▶ Task to carry out: Pictures appear among the records below and must be omitted. Repeat exactly the lines from the line with "Alessio Antonietti, personale, torre astura" to the line with "Der renovierte Theatersaal von Le Théâtre.", both included.

▶ Entries provided:
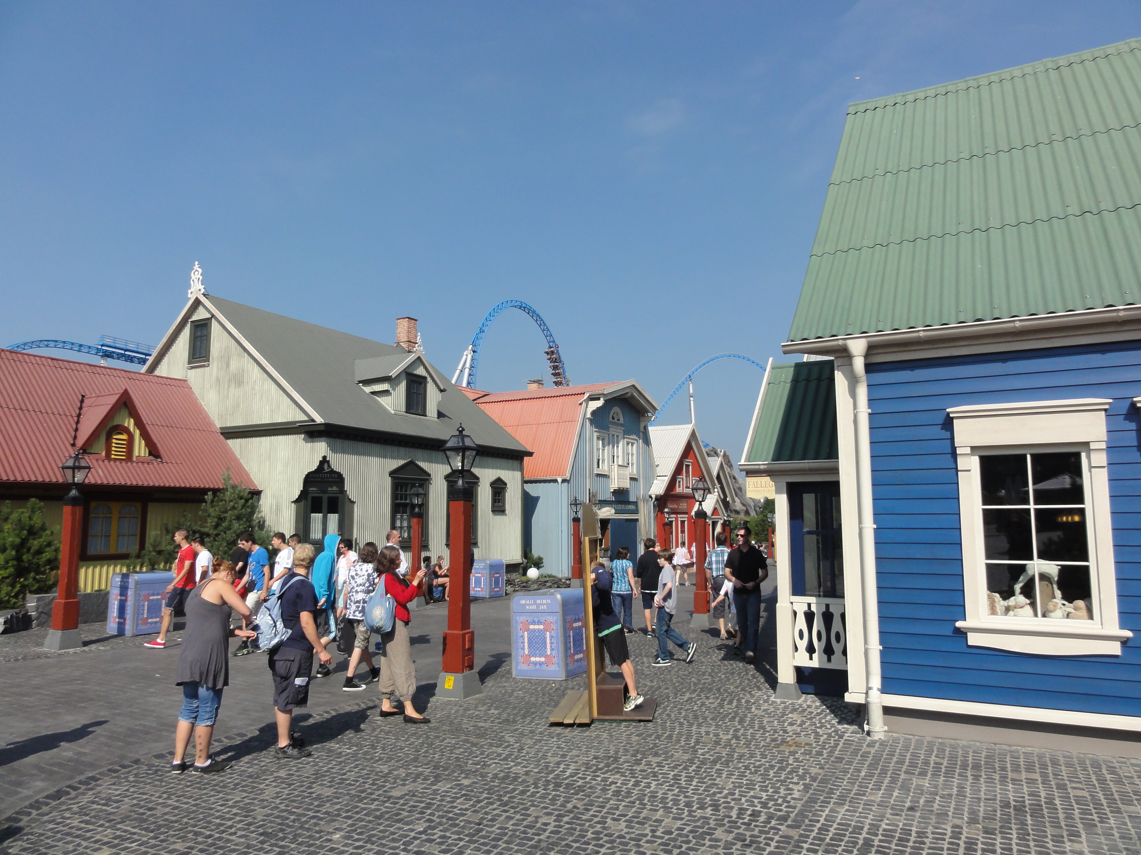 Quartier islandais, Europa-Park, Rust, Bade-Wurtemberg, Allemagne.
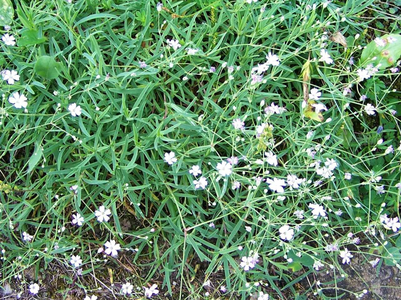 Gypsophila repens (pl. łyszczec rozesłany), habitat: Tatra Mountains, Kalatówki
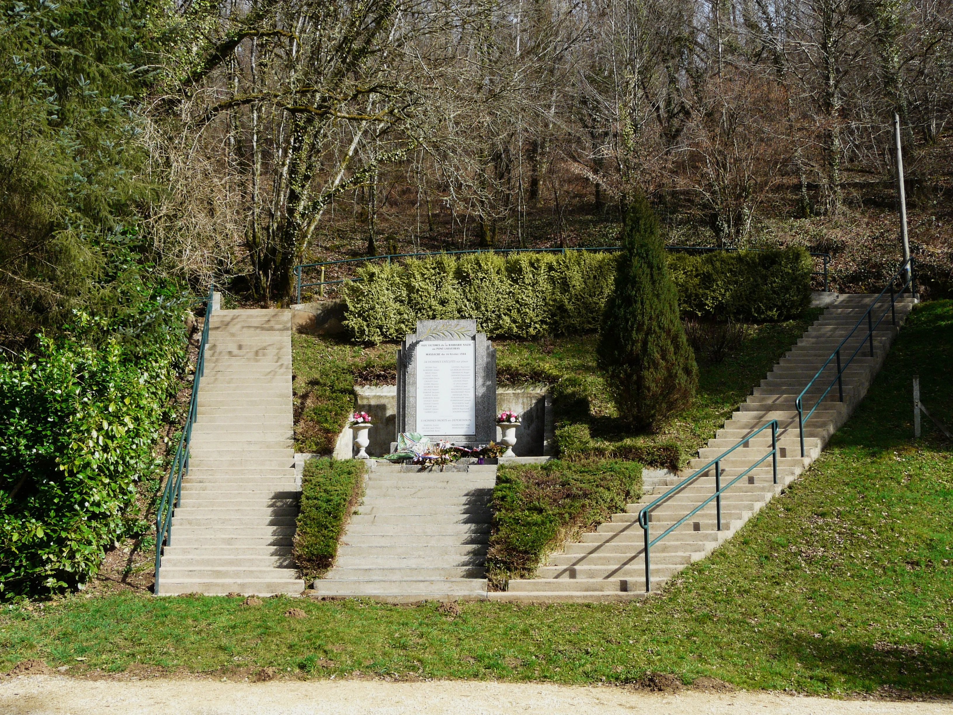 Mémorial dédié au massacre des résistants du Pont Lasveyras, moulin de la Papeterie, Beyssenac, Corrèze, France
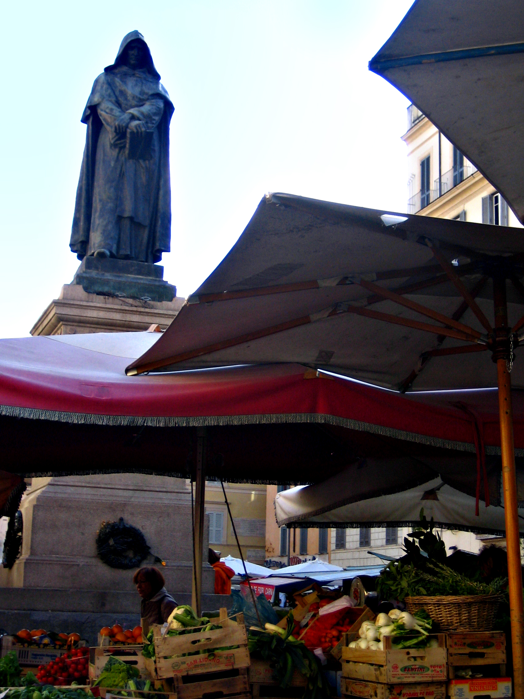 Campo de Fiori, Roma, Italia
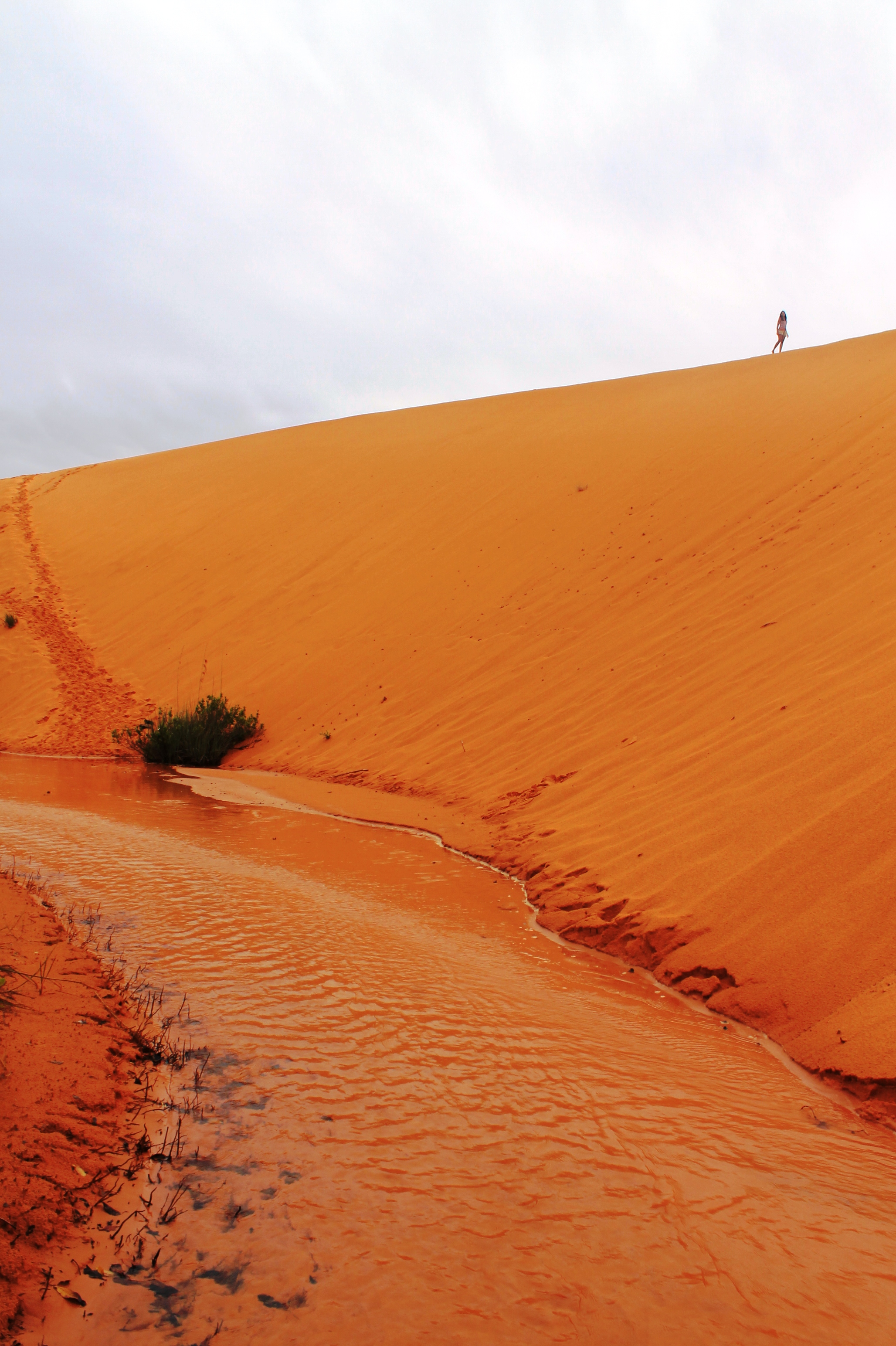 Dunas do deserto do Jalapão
---
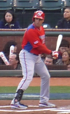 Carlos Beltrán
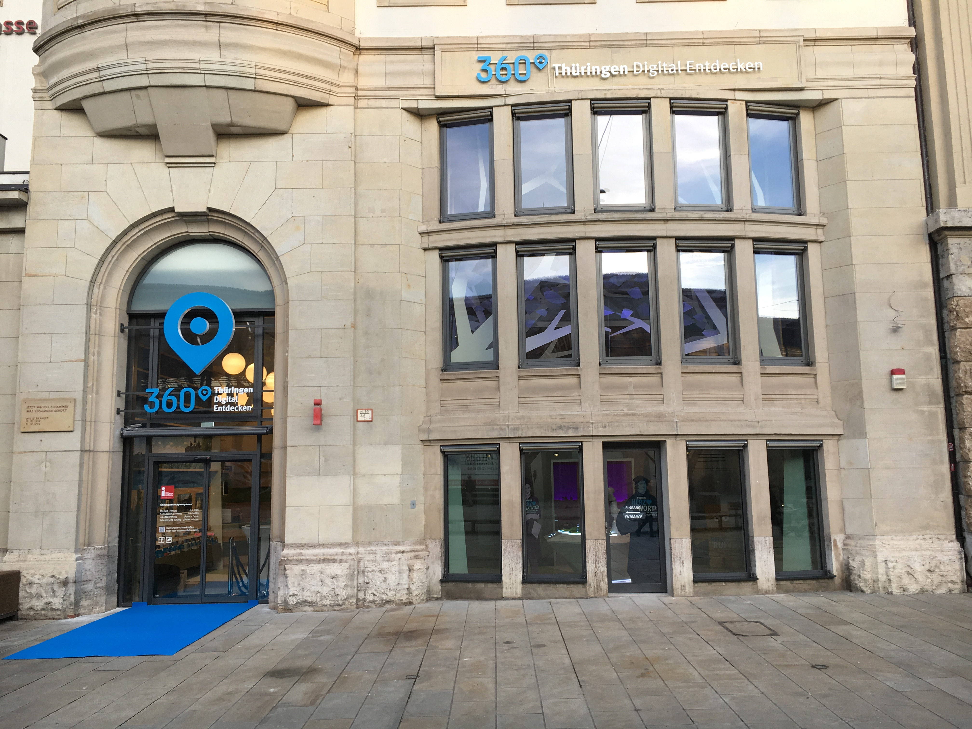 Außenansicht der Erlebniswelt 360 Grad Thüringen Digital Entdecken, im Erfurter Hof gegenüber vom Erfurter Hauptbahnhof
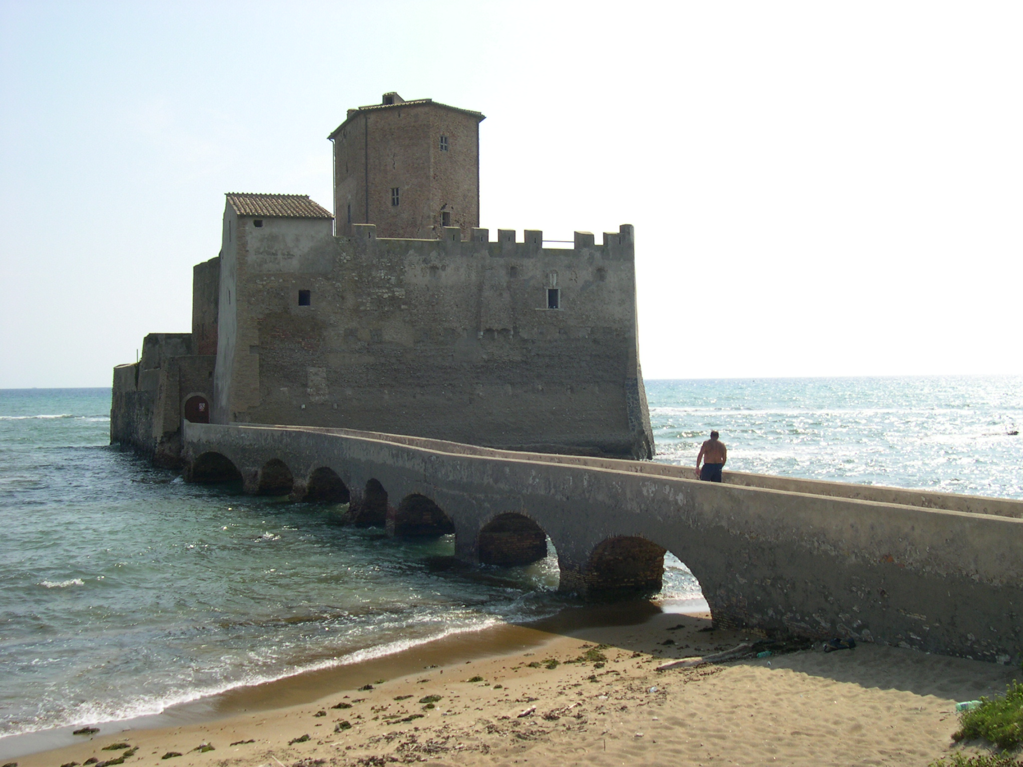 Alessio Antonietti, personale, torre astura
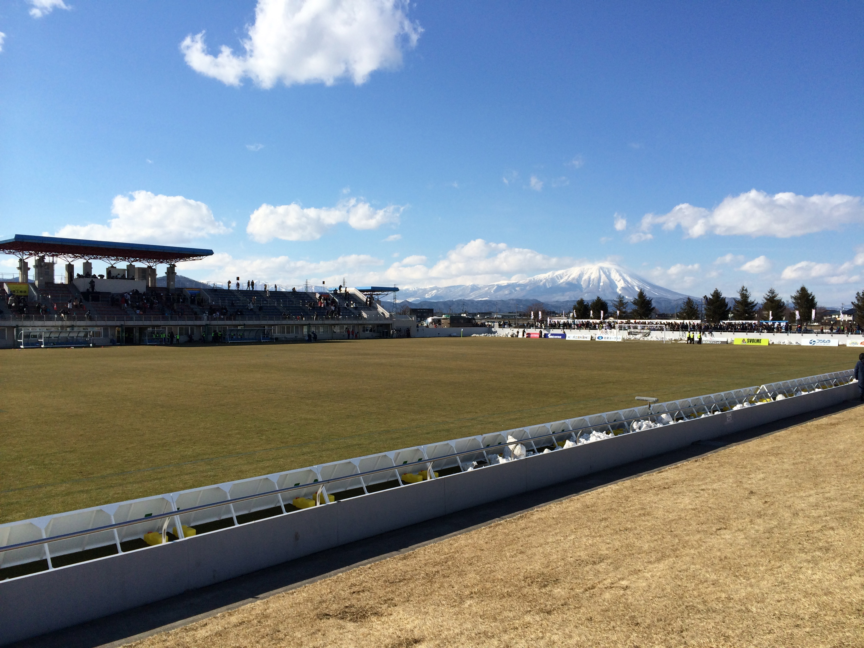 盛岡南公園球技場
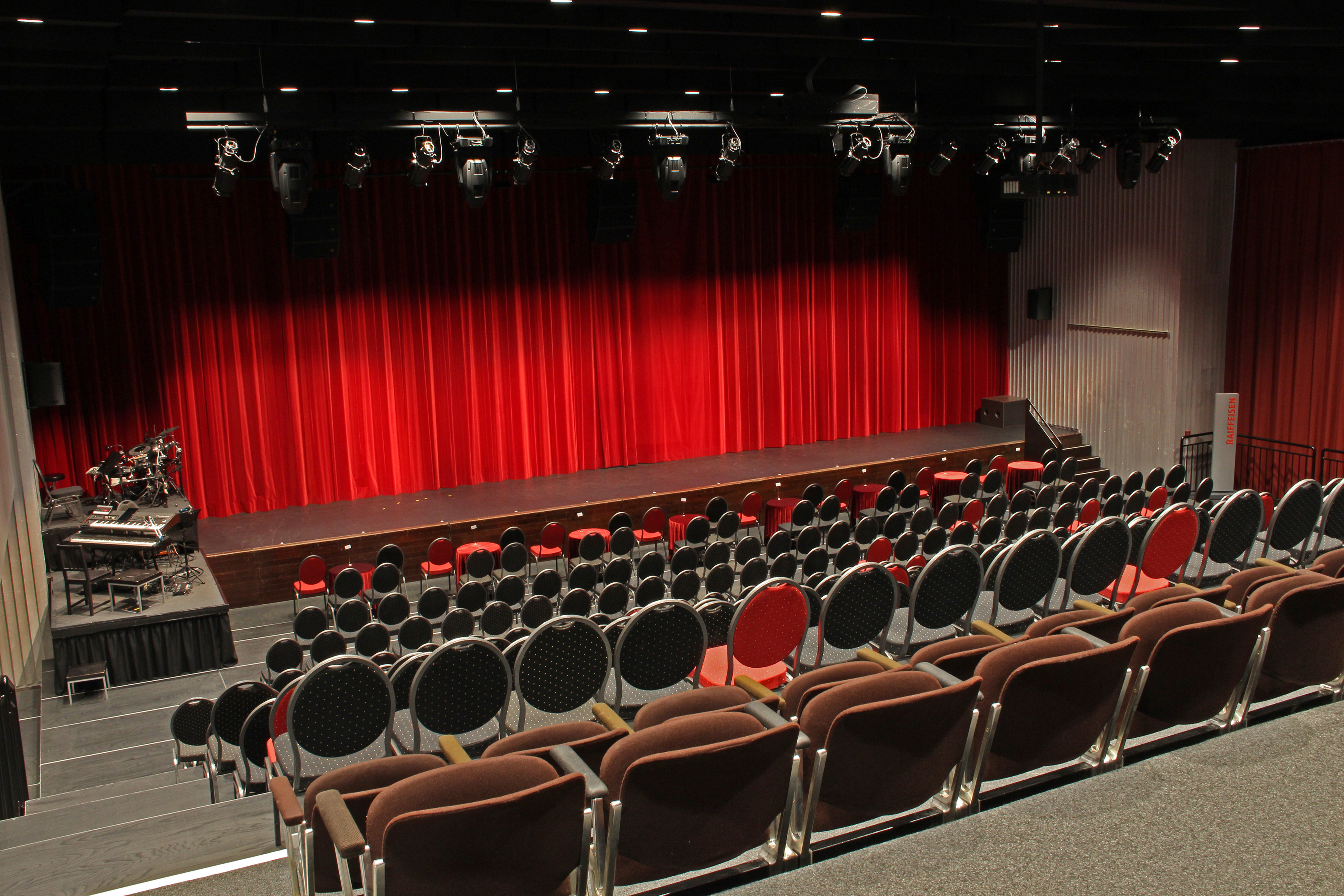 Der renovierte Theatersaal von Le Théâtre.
==
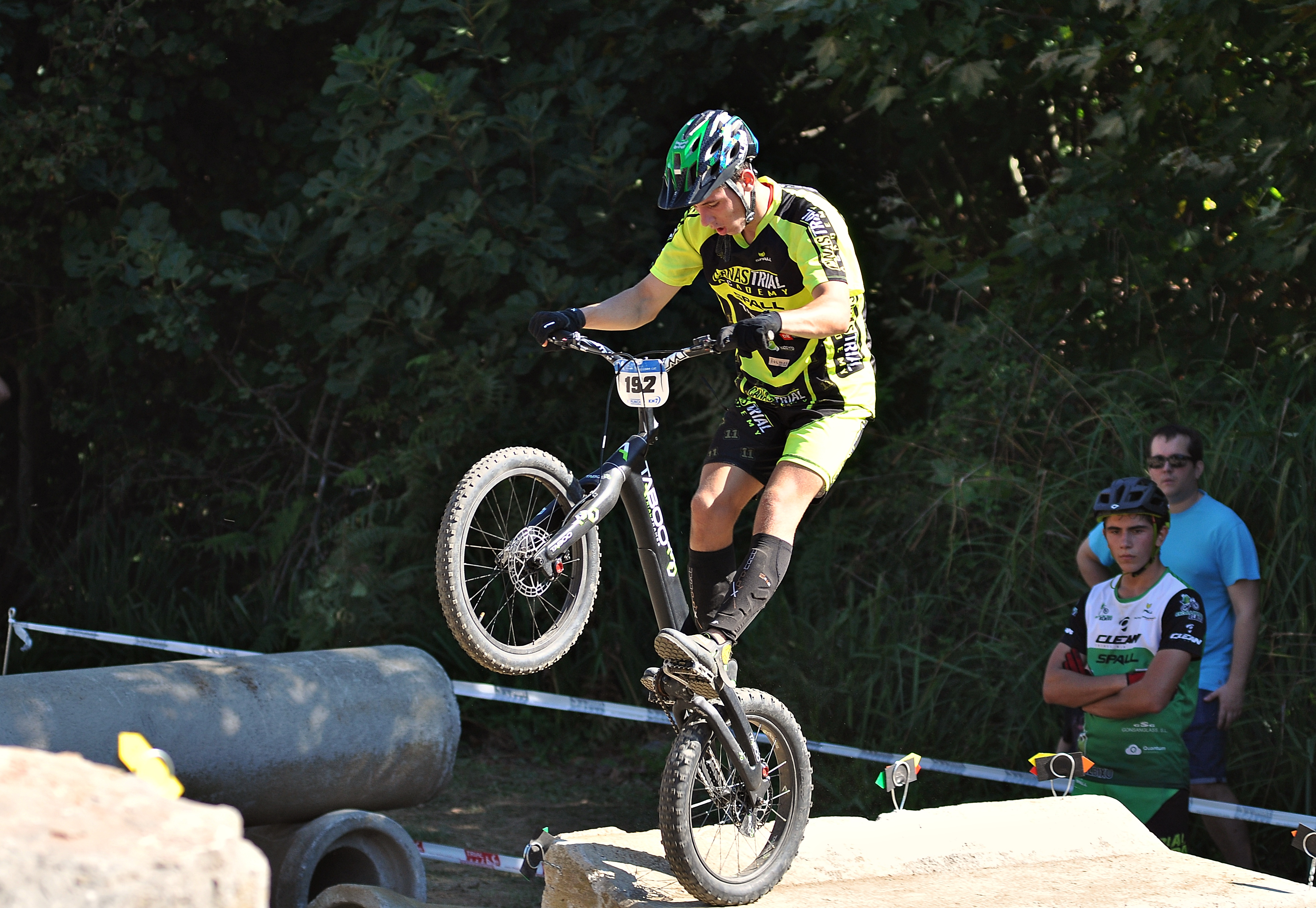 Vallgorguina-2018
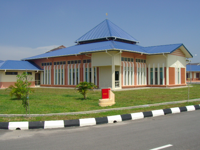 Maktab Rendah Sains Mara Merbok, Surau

▶ Answer to the problem:
 Alessio Antonietti, personale, torre astura
 盛岡南公園球技場
 Der renovierte Theatersaal von Le Théâtre.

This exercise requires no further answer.